Start of ENTRIES SUPPLIED
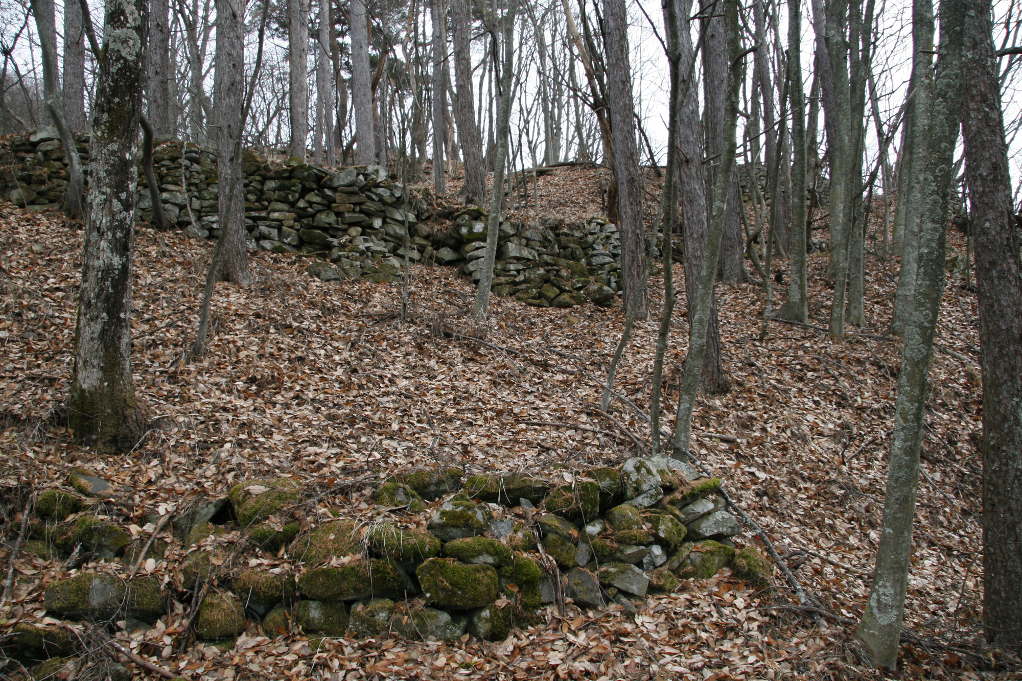 桐原城の石垣
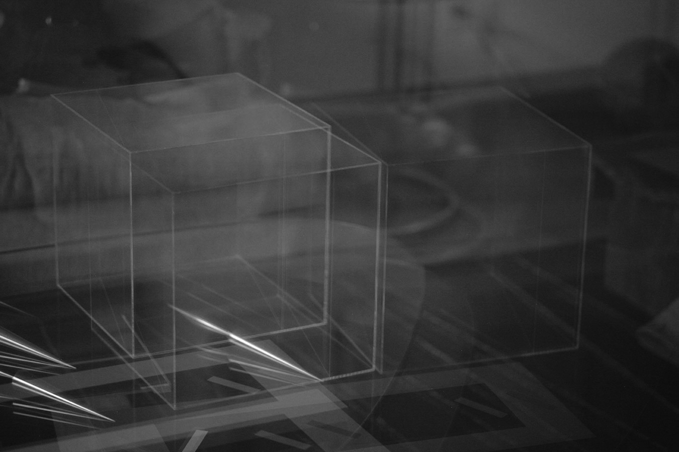 Carlos Fajardo, Neutral, 1966. Cubo de acrílico com desenho de outro cubo levemente deslocado riscado em sua superfície. Versão de 2014 a partir de instruções dadas na peça gráfica que completa a obra.
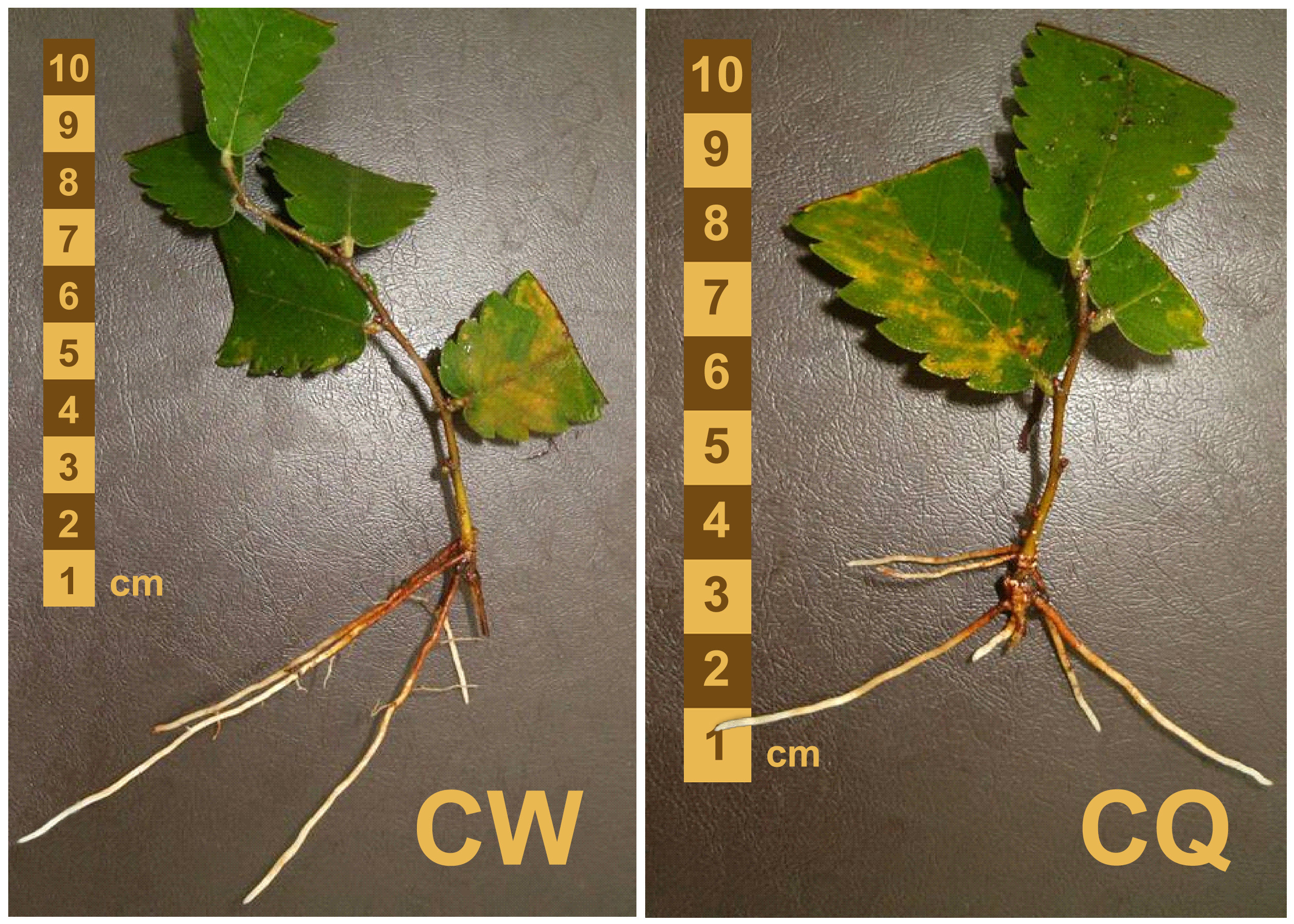 Ожиљенице кавкаске зелкове, Арборетум, Београд (аутор: Зоран Рацић).
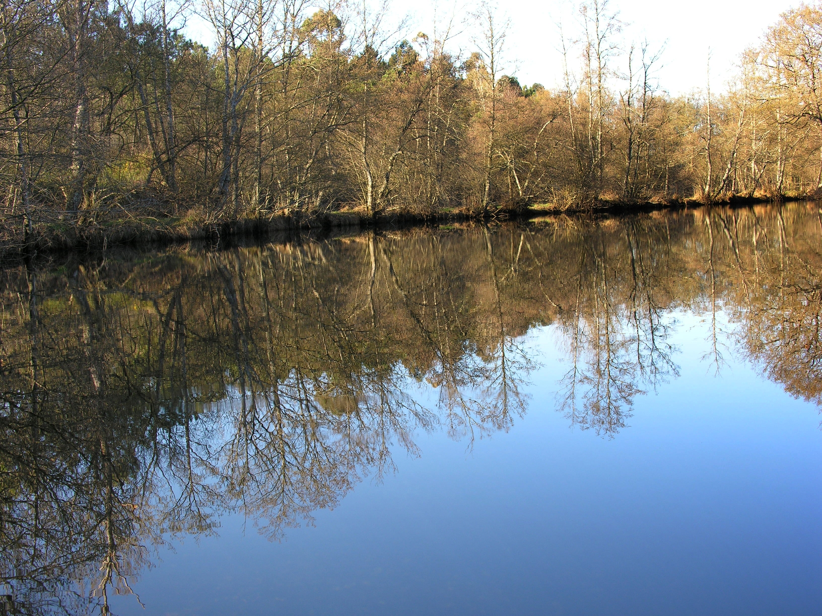 Río Furelos, parroquia de Furelos, concello de Melide, Galiza
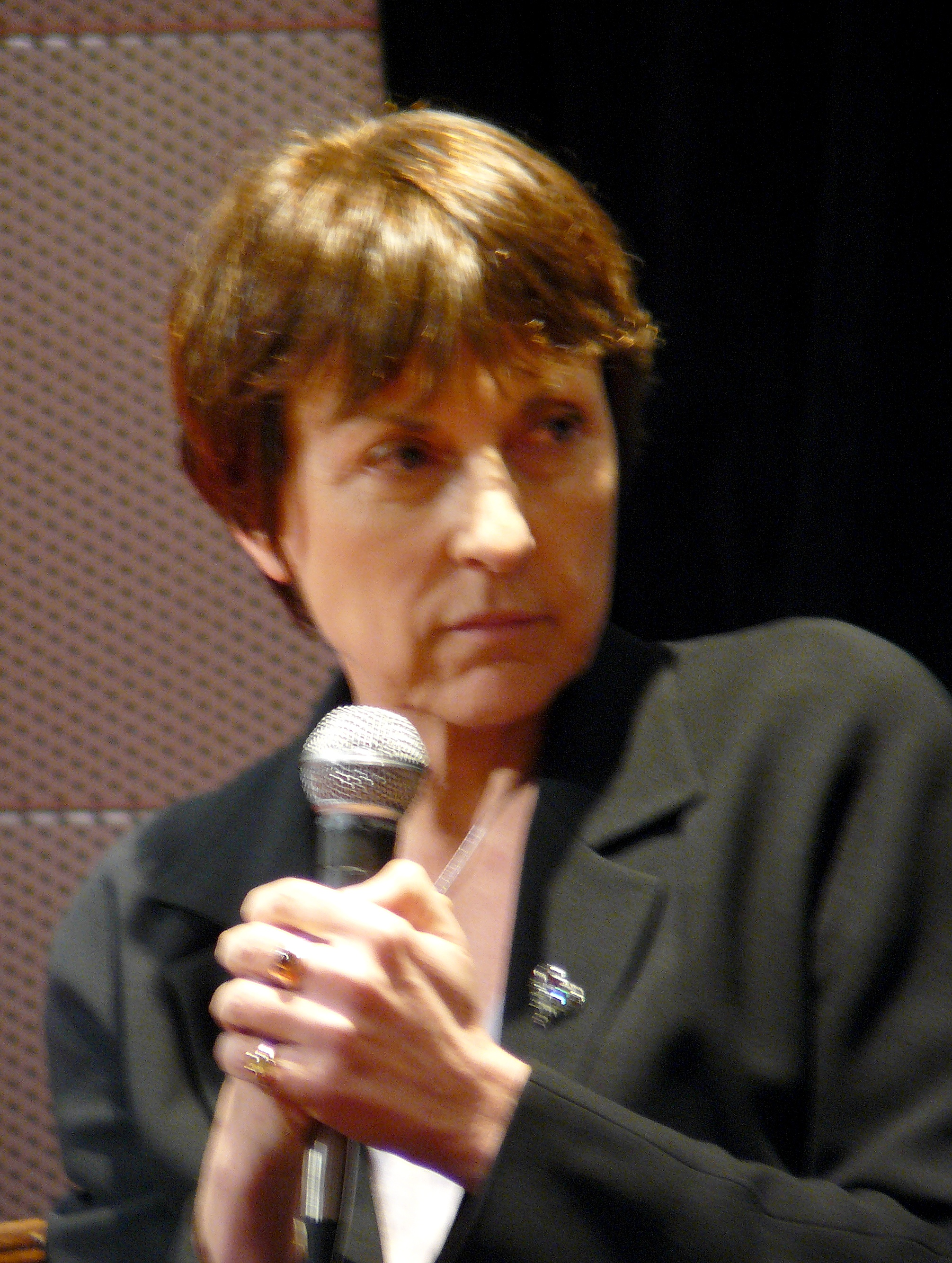 Josyane Savigneau, lors de la présentation de son livre "Benoîte Groult, une femme parmi les siennes" à la FNAC Ternes (Paris), le 11 mars 2010.
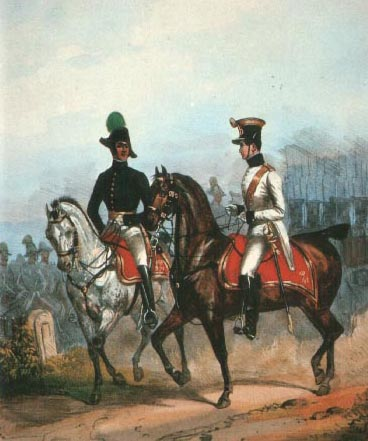 österreichisch-ungarischer Generalquartiermeisterstab - Stabsoffizier und Adjutant Mitte des 19.Jahrhunderts
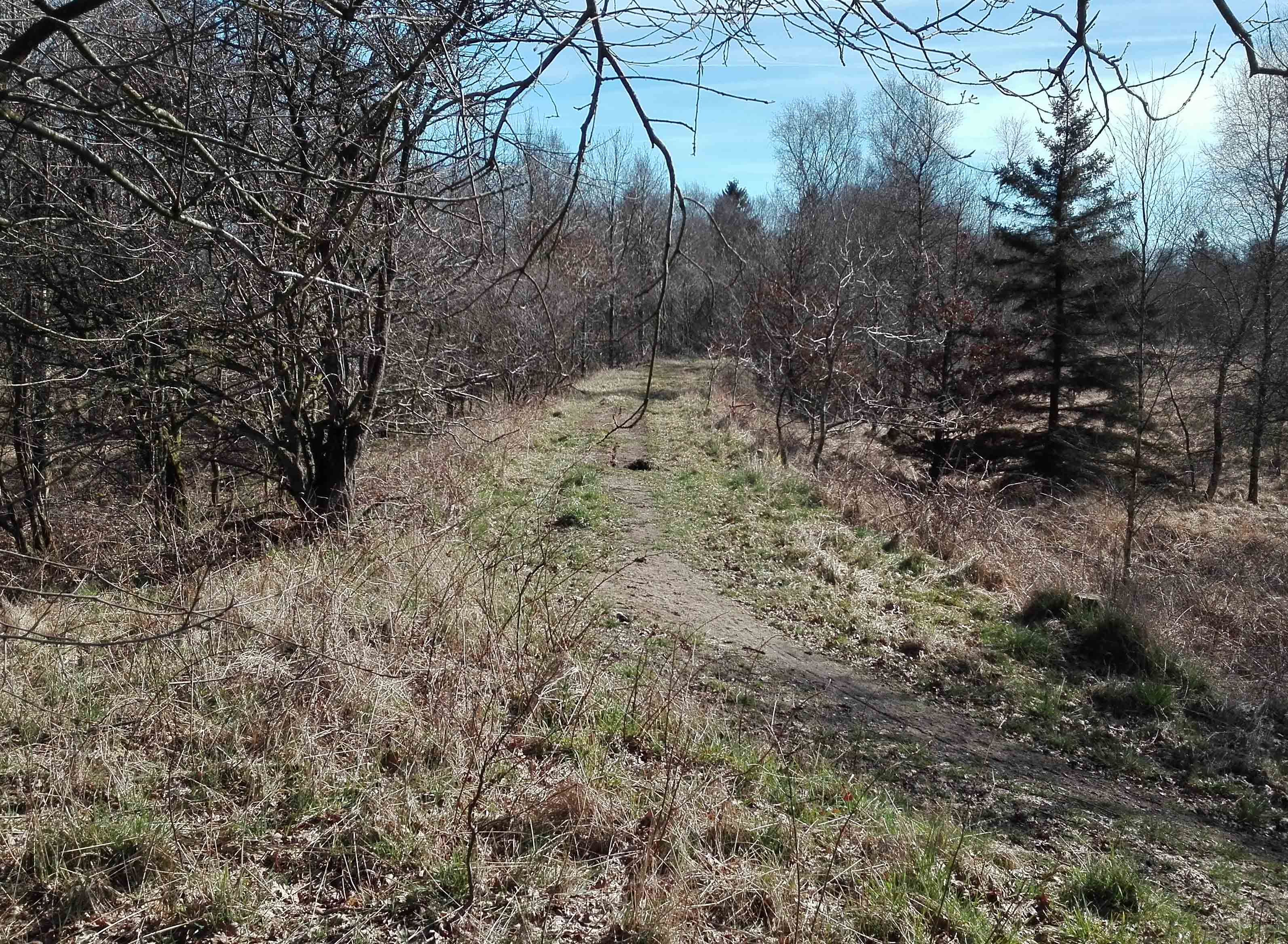 Aabenraa Amtsbaners tracé øst for Oksevejen ved Hovslund Stationsby
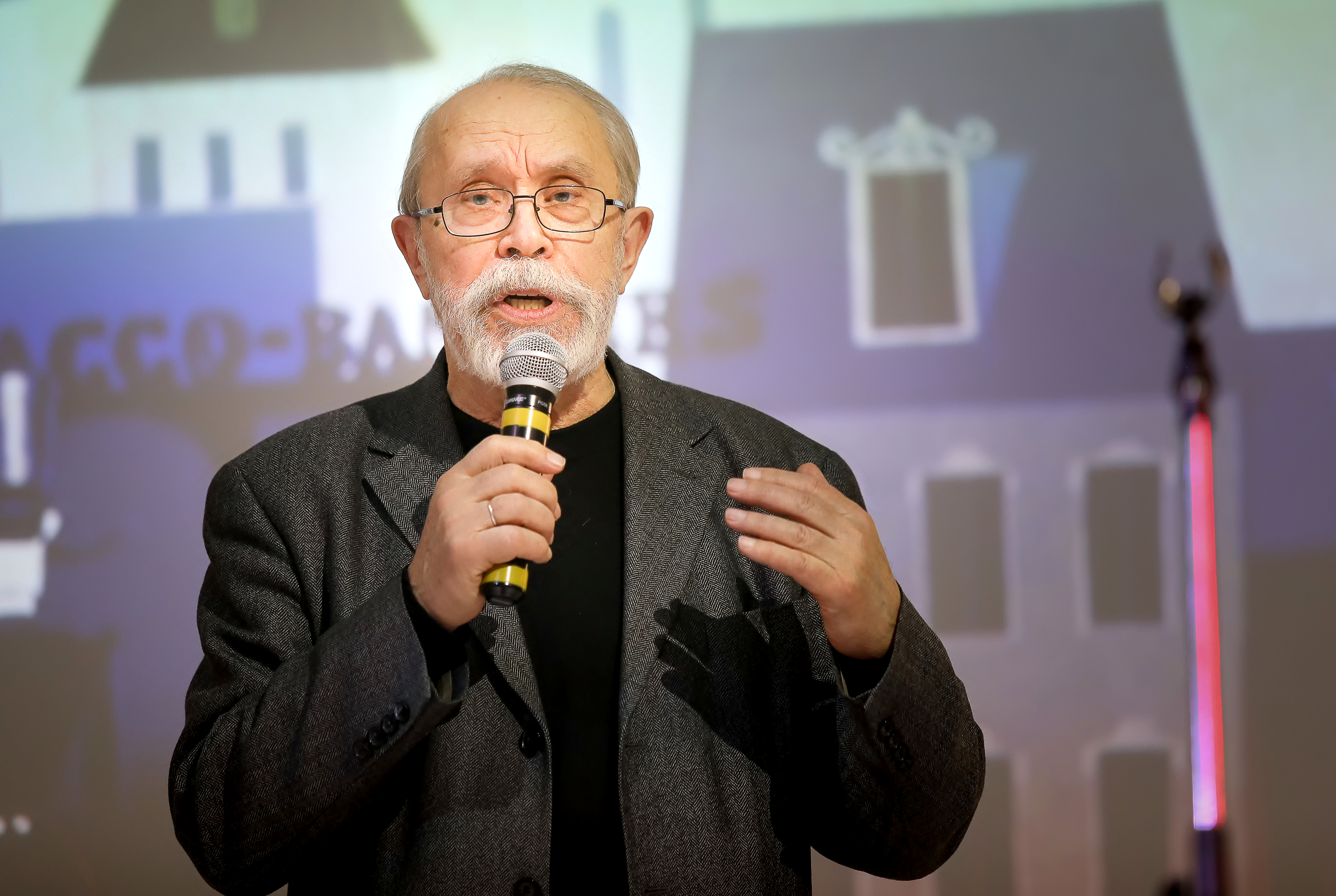 Народный художник РФ Сергей Александрович Алимов на открытии выставки в Российской государственной детской библиотеке.
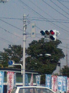 渋井交差点近景（埼玉県川越市大字渋井字上駿河）
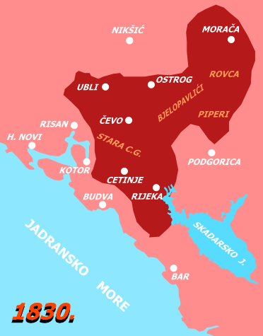 1830. Crna Gora.
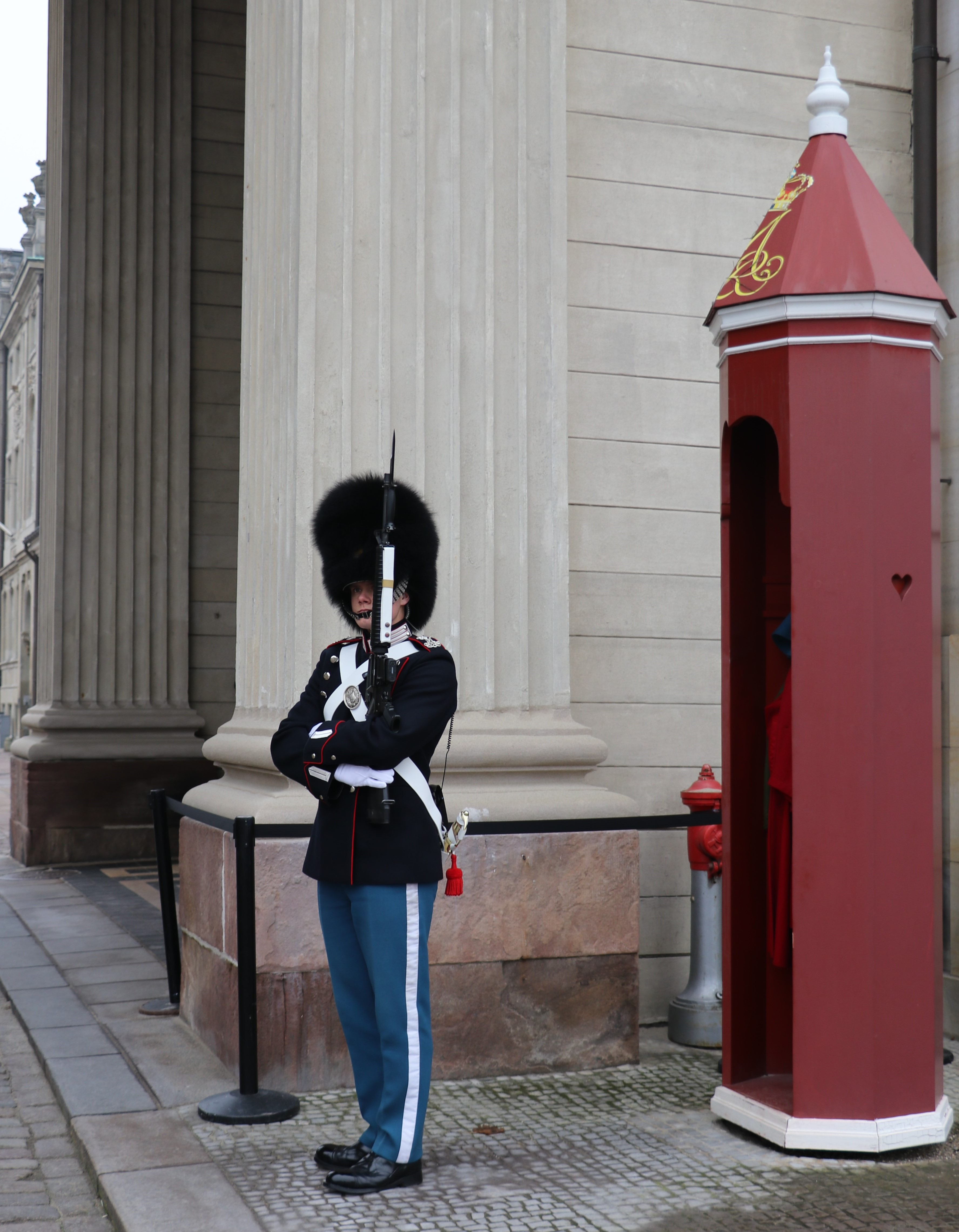 Á myndinni sést yfirvörður.Yfirverðir stýra og hafa umsjón með vörðum afleysinga sinna meðan á vaktinni stendur.
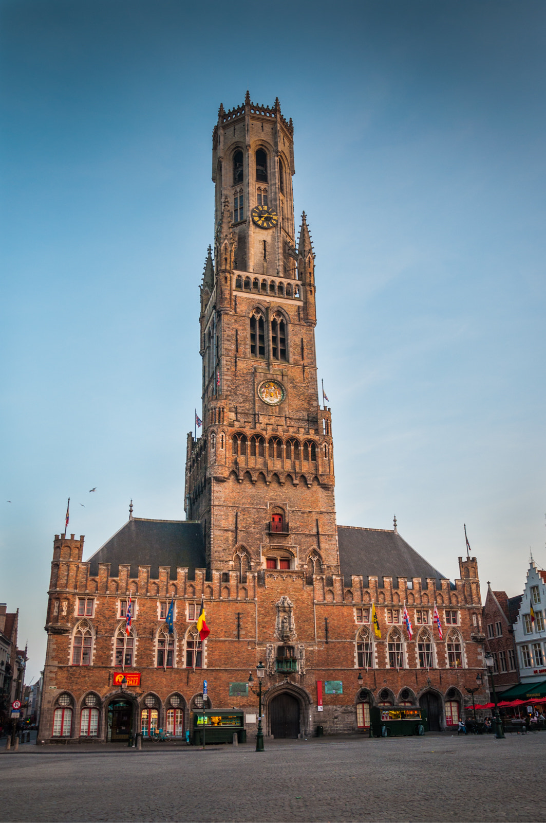 500px provided description: Bruges Belford [#2014 ,#Belford ,#Tower ,#Belgium ,#Bruges ,#kristofz]
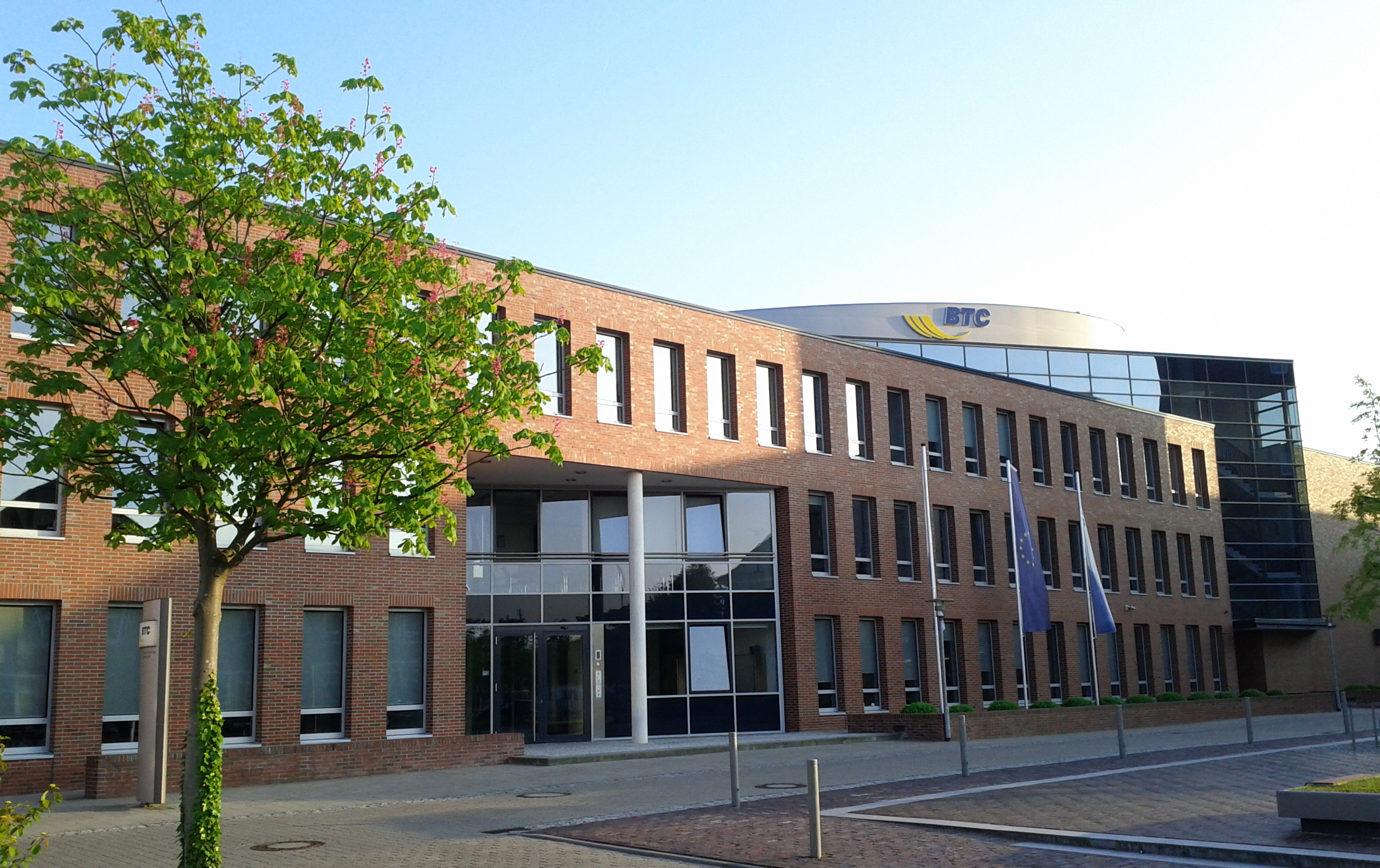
End of ENTRIES SUPPLIED
> **WORK REQUEST**: Restate each line above exactly, keeping pictures out.

> **RESPONSE TO THIS TASK**:
 桐原城の石垣
 Carlos Fajardo, Neutral, 1966. Cubo de acrílico com desenho de outro cubo levemente deslocado riscado em sua superfície. Versão de 2014 a partir de instruções dadas na peça gráfica que completa a obra.
 Ожиљенице кавкаске зелкове, Арборетум, Београд (аутор: Зоран Рацић).
 Río Furelos, parroquia de Furelos, concello de Melide, Galiza
 Josyane Savigneau, lors de la présentation de son livre "Benoîte Groult, une femme parmi les siennes" à la FNAC Ternes (Paris), le 11 mars 2010.
 österreichisch-ungarischer Generalquartiermeisterstab - Stabsoffizier und Adjutant Mitte des 19.Jahrhunderts
 Aabenraa Amtsbaners tracé øst for Oksevejen ved Hovslund Stationsby
 Народный художник РФ Сергей Александрович Алимов на открытии выставки в Российской государственной детской библиотеке.
 渋井交差点近景（埼玉県川越市大字渋井字上駿河）
 1830. Crna Gora.
 Á myndinni sést yfirvörður.Yfirverðir stýra og hafa umsjón með vörðum afleysinga sinna meðan á vaktinni stendur.
 500px provided description: Bruges Belford [#2014 ,#Belford ,#Tower ,#Belgium ,#Bruges ,#kristofz]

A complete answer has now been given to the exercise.